Yüzlercesi var, aklı olan bir fikir yumurtluyor ve afet sonrası travma ölçeğinin önüne demografik verilerle birlikte iki soru ekleyerek ‘bilimselleştiriyor’ yumurtasını. Bilimsel yumurtalar… güncel konularda sımsıcak acıların üzerine, henüz yaşanmışlıklar ifade edilemeyecek kadar travmatize etmişken insanları ve herhangi bir afetzede henüz ‘ne işe yarayacak bu sorular’ diye soramayacak kadar ilgiye ihtiyaç duyarken yardım kamyonunun ardından dayatılan Likert tipi sorular… “Sayın Afetzede, bu anket çalışmasına katılmayı gönüllü olarak kabul ediyorsanız bu ankette yer alan soruları yanıtlıyor olmaktasınız dolayısıyla etik olarak hiçbir sıkıntı yaşamadan sizlerin verilerinizle yıl sonunda çok güzel yayınlar yapacağımız da sizi ilgilendirmez, dolayısıyla alın size getirdiğimiz yardımları da doldurun şu A4’leri” tarzı ifadelerle geçiştirilen onam bölümleri.

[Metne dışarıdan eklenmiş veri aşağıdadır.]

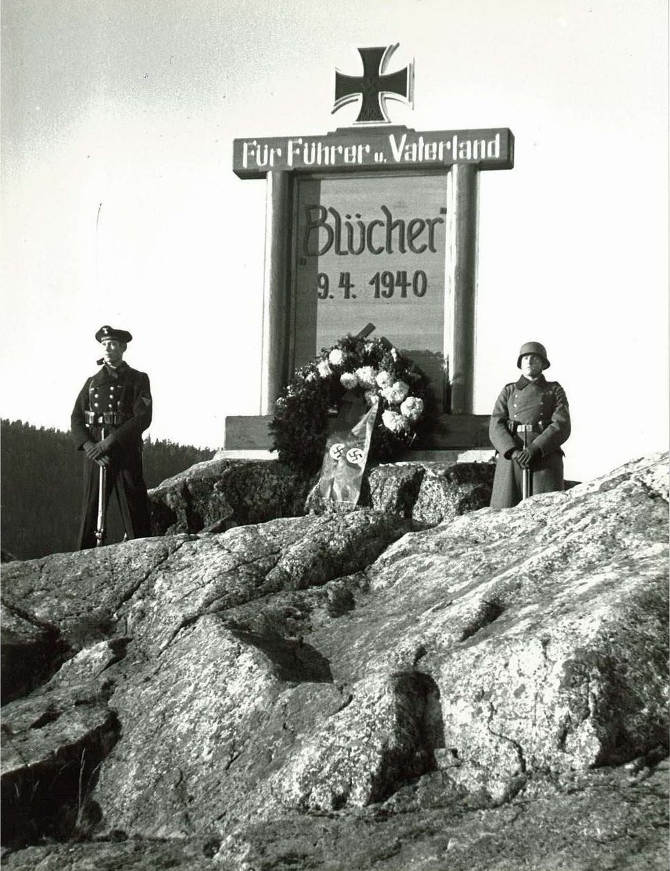 Kildeinformasjon: NTBs krigsarkiv, Digitaliserte dokumenter (RA/PA-1209/Ud/L0073/0004), 0-, oppb: Riksarkivet. Merknader: Blücher senket ved Oscarsborg. Permanent sidelenke: Permanent bildelenke: Minnesmerket over falne tyskere etter «Blüchers» forlis 9. april 1940 ble reist på Askholmene i Drøbaksundet 20. mai samme år. Støtten ble tatt ned ved freden i mai 1945. Teksten «Für Führer u. Vaterland» betyr «For fører o. fedreland».

Yukarıdaki paragrafta yazılanların yaşananları karikatürize ettiğini düşünmekte haklısınız. Halbuki değil, keşke öyle olsaydı denilecek silsile şeklinde aymazlıklar gerçekleşiyor afet bölgelerinde ya da afet destek illerinde. Bilimsel proje kaynaklarının harcandığı sözde-bilimsel (pseudo-science) yayınlar komediden sadece akademik ünvanlı yazarları var diye ayrışıyor buralarda. Bilime ayrılan kıt kaynakların özgün durumlar nedeniyle ortaya çıkan yeni normları incelemesi gerekirken, futbol maçından sonra çıkan kavgayı uzaktan izleyen köfteciye sorulabilecek manasız sorular soruluyor afetzedelere, bir nevi.

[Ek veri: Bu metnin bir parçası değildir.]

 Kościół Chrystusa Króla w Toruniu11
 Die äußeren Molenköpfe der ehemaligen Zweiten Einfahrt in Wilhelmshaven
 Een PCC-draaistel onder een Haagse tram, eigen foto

Depremde ailesini ya da akrabalarını kaybeden insanlara, bulabildikleri ilk telifsiz ölçekle sadece ‘cronbach alfa’ değeri yüksek çıksın diye saçma değişkenler arasındaki ilişkiler soruluyor. İstatistikte bu değeri test etmeye ‘güvenilirlik analizi’ diyorlar. Güvenilirlik gibi bir sözcüğün doğasıyla bir nevi düzenbazlık yapılıyor, projeler yazılıyor, akademik kurullarda onaylanıyor, paralar ödeniyor, teşvik puanları ve doçentlik dosyaları şişiyor. Akademi işini iyi biliyor.

*

Sosyoloji, bilimsellik gereği olayları ve olaylar silsilesi ile ortaya çıkan soyut bir yapı olan olguları birbirinden ayırmaktadır. Afet sonrası yaşanan olaylar tekil olarak bireysel travmalara neden olmuş ve olmaktadır. Bunca hüzün gark edilmiş olayların nasıl bir olguyla neticeleneceğini tahmin etmek bilimin işidir. Peki hiçbir önemi haiz olmayan olayları bilimselmiş gibi sunarak ‘travma sonrası’ ile başlayan çalışmalarda kullanmaya debelenmek, hangi sözlükte ne anlama gelmektedir? Bu sorunun yanıtı belki de zamane akademyasını oluşturan akademisyenleri biraz incelemekle bulunabilir. Şahsi ya da coğrafi sınırlara takılmak da gerekli değil bu konuda. Zaten bu incelemeyi de Bourdieu ‘homo academicus’ tanımıyla gerçekleştirmiştir. Bu tanımı da zamanında Hasan Ünal Nalbantoğlu Hoca kullanarak, Üniversite A.Ş.’de kendisine yer bulan makbul ‘akademik tip’i betimleyerek hâlâ güncel bir eleştiriyi ortaya koymuştur.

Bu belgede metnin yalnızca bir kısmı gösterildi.